= Chemically modified electrode =

A chemically modified electrode is an electrical conductor that has its surface modified for different electrochemical functions. Chemically modified electrodes are made using advanced approaches to electrode systems by adding a thin film or layer of certain chemicals to change properties of the conductor according to its targeted function.

At a modified electrode, an oxidation-reduction substance accomplishes electrocatalysis by transferring electrons from the electrode to a reactant, or a reaction substrate.

Modifying electrodes' surfaces has been one of the most active areas of research interest in electrochemistry since 1979, providing control over how electrodes interacts with their environments.

== Description ==

Chemically modified electrodes are different from other types of electrodes as they have a molecular monolayer or micrometers-thick layers of film made from a certain chemical (depending on the function of the electrode). The thin film is coated on the surface of the electrode. The outcome would be a modified electrode with special new chemical properties in terms of physical, chemical, electrochemical, optical, electrical, transport, and other useful properties.

Chemically modified electrodes and electrodes in general heavily depend on electron transport: a general term for electrochemical processes where the charge transports through the chemical films to the electrode. The term "coverage" is used to express the area-normalized in mol/m^2 of a specific type of chemical site in the thin chemical film in on the surface of the chemically modified electrode.

== Purpose of developing chemically modified electrodes ==

Advancements in the field of electrochemical science kept getting more thorough until scientists in the field found no use of bare surfaces to continue their investigations. The reason behind that is that researches that involved electrodes required certain chemical and physical properties that did not naturally exist in the materials used as electrical conductors. To work their way out of the dilemma, they used chemical modification to tailor the materials they used. Atoms, molecules, and nano-particles are attached to the surface of materials to modify their electronic and structural properties, leading to changing their functionality.

== Applications of chemically modified electrodes ==

In their first stages, chemically modified electrodes were merely applied in technologies they were initially made for (tuning surfaces for electrochemical investigations).
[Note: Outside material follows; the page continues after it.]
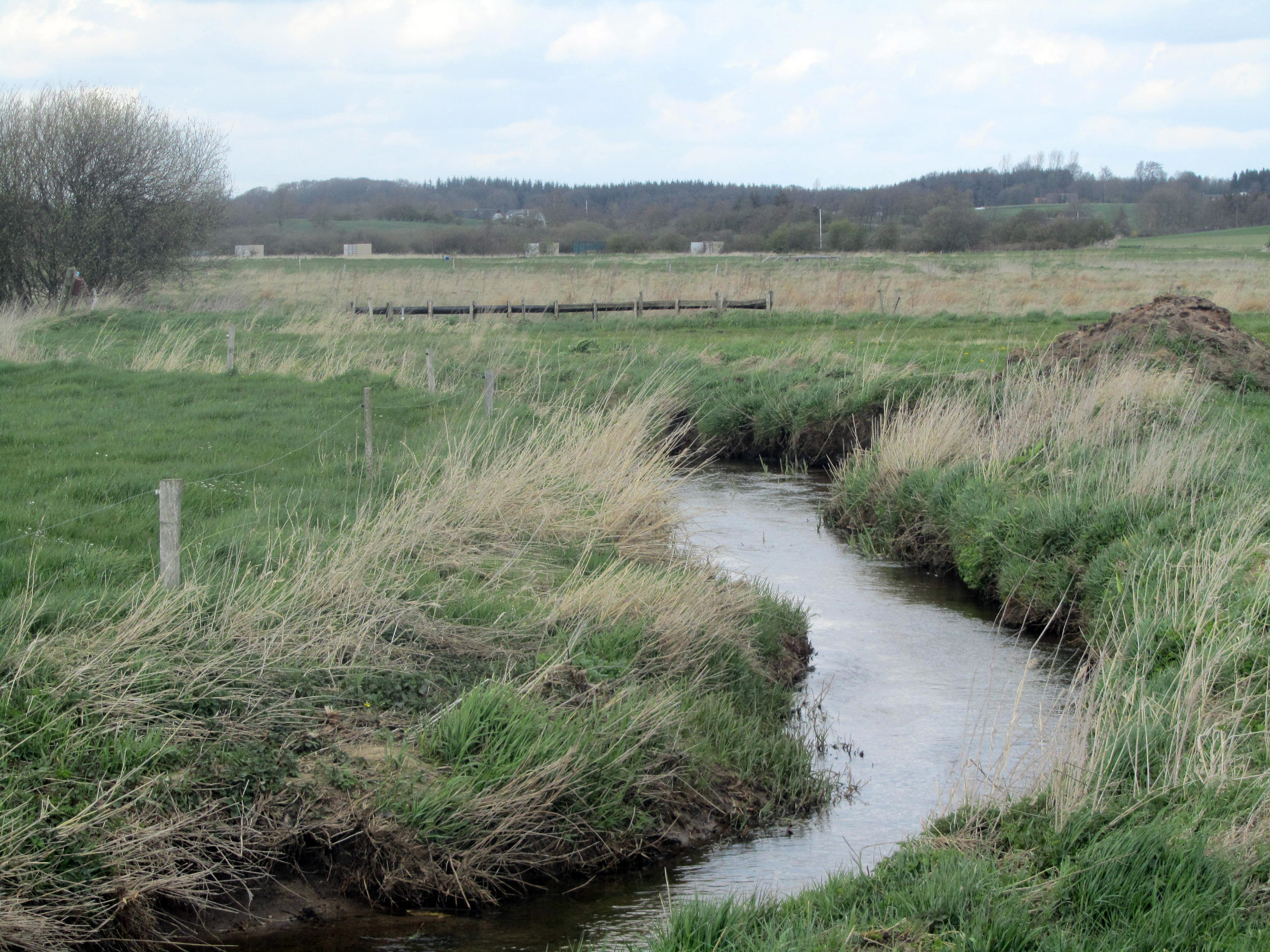 Uldum Kær set mod nord ved Lilleåen

After that, chemically modified electrodes provided powerful routes to tune the performance of electrodes. The modification of electrodes facilitated the following processes in electroanalytical chemistry:
- Providing selectivity of electrodes
- Resisting fouling
- Concentrating species
- Improving electrocatalytic properties
- Limiting access of interferences in complex samples

It also provided a route for other purposes, such as:
- Researching energy conversion
- Researching the phenomena that influence electrochemical processes
- Storing and protecting corrosion
- Developing molecular electronics
- Developing electrochromic devices

The research fields where chemically modified electrodes are used include:
- Basic electrochemical investigations
  Electron transfer between electrodes and electrolytes.
- Electrostaticity on electrode surfaces
  stationary or slow electric charges.
- Polymer electron transport and ionic transport
  Movement of electrons from one species or atom to another, with a special focus on polymers.
- Design of electrochemical systems and devices
  The creation of systems and devices that use chemically modified electrodes with all the required specifications of the systems or devices.
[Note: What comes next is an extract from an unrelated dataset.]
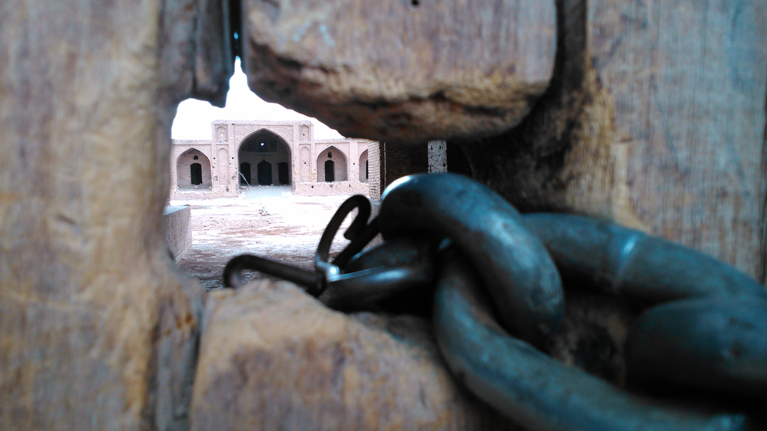 این تصویر توسط رامین کریمی در روز جمعه 25 مهرماه سال 1393 ساعت ۱۵:۳۷ بعد از ظهر از کاروانسرای شاه عباسی ایوانکی در حالی که درب ورودی با زنجیر قفل شده بود، تهیه شده است

== Approaches to chemically modify electrodes==

The surface of electrodes can be modified in the following ways:
- (1) Adsorption (Chemisorption)
  A method that uses the same kind of valence forces involved in formation of chemical compounds, where the film is strongly adsorbed, or chemisorbed, onto the surface of the electrode, yielding monolayer coverage. This approach involves substrate-coupled self-assembled monolayers (SAMs), where molecules are spontaneously chemisorbed to the surface of the electrode, resulting in a microscopic superlattice structure of layers formed on it.

Figure 1. Representation of a SAM structure

- (2) Covalent bonding
  A method that uses chemical agents to create a covalent bond between one or more monomolecular layers of the chemical modifier and the electrode surface. The common agents to use in this method include organosilanes and cyanuric chloride.

- (3) Polymer film coating
  A method that uses one of the following to hold electron-conductive and nonconductive polymer films on the electrode surface:
- Chemisorption and low solubility in the contacting solution
- Physical anchoring in a porous electrode
This method includes removing chemical species (substrate) from self-assembled monolayers to allow adsorbing molecules on the electrode surface independently of the original substrate structure.
The polymer films can be organic, organometallic or inorganic, and it can either contain the chemical modifier or have the chemical added to the polymer in a latter process.

- (4) Composite
  A method that has the chemical modifier mixed with an electrode matrix material. An example for this method is having an electron-transfer mediator (the chemical modifier) mixed with carbon particles in a carbon paste electrode (the electrode matrix).

Carbon paste, glassy carbon paste, glassy carbon etc. electrodes when modified are termed as chemically modified electrodes. Chemically modified electrodes have been employed for the analysis of organic and inorganic species.